**Data excerpts**

========================

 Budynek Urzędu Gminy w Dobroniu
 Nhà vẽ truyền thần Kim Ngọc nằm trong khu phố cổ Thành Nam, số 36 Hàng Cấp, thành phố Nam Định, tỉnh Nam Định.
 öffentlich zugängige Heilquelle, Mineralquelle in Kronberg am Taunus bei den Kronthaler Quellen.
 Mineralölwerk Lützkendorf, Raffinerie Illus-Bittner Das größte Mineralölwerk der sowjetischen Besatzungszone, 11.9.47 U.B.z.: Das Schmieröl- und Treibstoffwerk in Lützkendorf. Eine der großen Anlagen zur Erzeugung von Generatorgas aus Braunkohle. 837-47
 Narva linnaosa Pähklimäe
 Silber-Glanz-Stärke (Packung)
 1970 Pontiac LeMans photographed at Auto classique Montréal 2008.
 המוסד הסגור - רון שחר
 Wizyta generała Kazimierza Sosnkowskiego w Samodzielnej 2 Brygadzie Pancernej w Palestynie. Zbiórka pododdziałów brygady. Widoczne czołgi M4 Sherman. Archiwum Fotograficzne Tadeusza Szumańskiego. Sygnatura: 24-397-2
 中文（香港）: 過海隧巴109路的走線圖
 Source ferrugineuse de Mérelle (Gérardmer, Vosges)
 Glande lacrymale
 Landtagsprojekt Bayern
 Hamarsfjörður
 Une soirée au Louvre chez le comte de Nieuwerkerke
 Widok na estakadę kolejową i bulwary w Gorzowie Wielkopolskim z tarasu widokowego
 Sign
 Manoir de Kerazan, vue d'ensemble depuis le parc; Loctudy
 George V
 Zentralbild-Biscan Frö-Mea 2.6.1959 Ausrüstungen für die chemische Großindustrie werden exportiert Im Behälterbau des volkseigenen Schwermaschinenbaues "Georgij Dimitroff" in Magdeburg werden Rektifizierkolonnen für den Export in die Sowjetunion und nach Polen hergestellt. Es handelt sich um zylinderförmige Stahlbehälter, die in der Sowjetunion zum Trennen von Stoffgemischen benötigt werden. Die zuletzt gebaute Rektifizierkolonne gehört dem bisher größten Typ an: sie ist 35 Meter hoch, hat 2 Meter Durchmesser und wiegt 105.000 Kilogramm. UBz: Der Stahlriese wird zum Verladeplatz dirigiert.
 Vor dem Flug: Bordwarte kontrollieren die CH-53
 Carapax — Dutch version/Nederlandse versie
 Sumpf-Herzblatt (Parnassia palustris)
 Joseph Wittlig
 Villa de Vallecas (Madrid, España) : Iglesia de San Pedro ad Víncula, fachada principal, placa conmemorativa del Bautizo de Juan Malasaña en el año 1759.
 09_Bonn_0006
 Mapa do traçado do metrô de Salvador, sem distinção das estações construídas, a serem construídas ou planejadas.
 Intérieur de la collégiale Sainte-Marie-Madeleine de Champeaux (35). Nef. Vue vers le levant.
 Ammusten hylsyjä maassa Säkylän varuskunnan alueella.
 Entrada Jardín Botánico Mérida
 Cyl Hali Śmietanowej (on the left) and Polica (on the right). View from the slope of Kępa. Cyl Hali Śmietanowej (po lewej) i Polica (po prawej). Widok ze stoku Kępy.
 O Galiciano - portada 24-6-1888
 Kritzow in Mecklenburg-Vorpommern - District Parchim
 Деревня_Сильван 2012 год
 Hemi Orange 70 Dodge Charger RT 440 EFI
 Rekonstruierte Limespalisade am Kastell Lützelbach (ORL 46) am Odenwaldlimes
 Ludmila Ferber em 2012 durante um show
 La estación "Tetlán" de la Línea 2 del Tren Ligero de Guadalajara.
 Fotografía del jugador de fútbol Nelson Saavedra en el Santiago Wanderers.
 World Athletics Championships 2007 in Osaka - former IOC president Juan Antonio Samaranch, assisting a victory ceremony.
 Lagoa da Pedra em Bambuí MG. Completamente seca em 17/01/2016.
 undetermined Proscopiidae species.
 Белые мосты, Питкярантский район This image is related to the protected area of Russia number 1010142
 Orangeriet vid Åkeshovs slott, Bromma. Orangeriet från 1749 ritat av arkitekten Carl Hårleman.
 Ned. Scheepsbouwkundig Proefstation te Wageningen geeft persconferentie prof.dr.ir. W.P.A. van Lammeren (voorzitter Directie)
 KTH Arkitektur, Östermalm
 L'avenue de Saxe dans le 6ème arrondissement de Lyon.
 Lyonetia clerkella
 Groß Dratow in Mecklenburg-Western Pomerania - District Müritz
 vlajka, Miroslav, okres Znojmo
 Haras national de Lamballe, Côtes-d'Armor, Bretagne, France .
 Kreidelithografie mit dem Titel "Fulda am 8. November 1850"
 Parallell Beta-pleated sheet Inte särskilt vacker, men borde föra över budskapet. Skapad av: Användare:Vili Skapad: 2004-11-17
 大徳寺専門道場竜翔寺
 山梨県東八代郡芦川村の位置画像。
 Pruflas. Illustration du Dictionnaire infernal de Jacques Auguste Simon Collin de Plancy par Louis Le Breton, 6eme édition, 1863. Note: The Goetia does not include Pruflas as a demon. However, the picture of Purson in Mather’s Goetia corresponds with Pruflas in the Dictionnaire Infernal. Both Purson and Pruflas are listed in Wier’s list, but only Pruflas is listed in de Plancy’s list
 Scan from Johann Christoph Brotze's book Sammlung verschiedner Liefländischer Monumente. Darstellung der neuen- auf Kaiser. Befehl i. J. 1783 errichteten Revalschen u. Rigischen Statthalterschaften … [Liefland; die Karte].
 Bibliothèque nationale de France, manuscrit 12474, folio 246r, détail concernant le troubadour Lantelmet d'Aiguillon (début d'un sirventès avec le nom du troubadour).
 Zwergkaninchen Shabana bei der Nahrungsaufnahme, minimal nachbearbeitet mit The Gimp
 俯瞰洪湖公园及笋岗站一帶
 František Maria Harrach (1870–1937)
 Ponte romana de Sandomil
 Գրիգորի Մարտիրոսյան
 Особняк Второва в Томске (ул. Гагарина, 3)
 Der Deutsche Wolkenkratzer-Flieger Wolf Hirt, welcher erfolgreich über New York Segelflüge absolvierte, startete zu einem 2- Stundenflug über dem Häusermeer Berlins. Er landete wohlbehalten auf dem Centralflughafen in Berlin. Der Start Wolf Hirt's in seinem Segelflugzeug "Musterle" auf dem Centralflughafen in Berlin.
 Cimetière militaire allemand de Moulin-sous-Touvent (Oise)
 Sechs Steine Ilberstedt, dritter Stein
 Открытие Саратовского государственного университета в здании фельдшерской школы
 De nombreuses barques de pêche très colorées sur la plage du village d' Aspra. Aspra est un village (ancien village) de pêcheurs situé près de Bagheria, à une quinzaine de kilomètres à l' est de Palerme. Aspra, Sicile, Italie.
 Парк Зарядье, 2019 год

========================

**What you have to do**
Only the lines above starting at the line that holds "Source ferrugineuse de" and ending at the line that holds "Hemi Orange 70 Dodge Charger RT 440 EFI" are to be repeated, exactly and in full.

**Response**
 Source ferrugineuse de Mérelle (Gérardmer, Vosges)
 Glande lacrymale
 Landtagsprojekt Bayern
 Hamarsfjörður
 Une soirée au Louvre chez le comte de Nieuwerkerke
 Widok na estakadę kolejową i bulwary w Gorzowie Wielkopolskim z tarasu widokowego
 Sign
 Manoir de Kerazan, vue d'ensemble depuis le parc; Loctudy
 George V
 Zentralbild-Biscan Frö-Mea 2.6.1959 Ausrüstungen für die chemische Großindustrie werden exportiert Im Behälterbau des volkseigenen Schwermaschinenbaues "Georgij Dimitroff" in Magdeburg werden Rektifizierkolonnen für den Export in die Sowjetunion und nach Polen hergestellt. Es handelt sich um zylinderförmige Stahlbehälter, die in der Sowjetunion zum Trennen von Stoffgemischen benötigt werden. Die zuletzt gebaute Rektifizierkolonne gehört dem bisher größten Typ an: sie ist 35 Meter hoch, hat 2 Meter Durchmesser und wiegt 105.000 Kilogramm. UBz: Der Stahlriese wird zum Verladeplatz dirigiert.
 Vor dem Flug: Bordwarte kontrollieren die CH-53
 Carapax — Dutch version/Nederlandse versie
 Sumpf-Herzblatt (Parnassia palustris)
 Joseph Wittlig
 Villa de Vallecas (Madrid, España) : Iglesia de San Pedro ad Víncula, fachada principal, placa conmemorativa del Bautizo de Juan Malasaña en el año 1759.
 09_Bonn_0006
 Mapa do traçado do metrô de Salvador, sem distinção das estações construídas, a serem construídas ou planejadas.
 Intérieur de la collégiale Sainte-Marie-Madeleine de Champeaux (35). Nef. Vue vers le levant.
 Ammusten hylsyjä maassa Säkylän varuskunnan alueella.
 Entrada Jardín Botánico Mérida
 Cyl Hali Śmietanowej (on the left) and Polica (on the right). View from the slope of Kępa. Cyl Hali Śmietanowej (po lewej) i Polica (po prawej). Widok ze stoku Kępy.
 O Galiciano - portada 24-6-1888
 Kritzow in Mecklenburg-Vorpommern - District Parchim
 Деревня_Сильван 2012 год
 Hemi Orange 70 Dodge Charger RT 440 EFI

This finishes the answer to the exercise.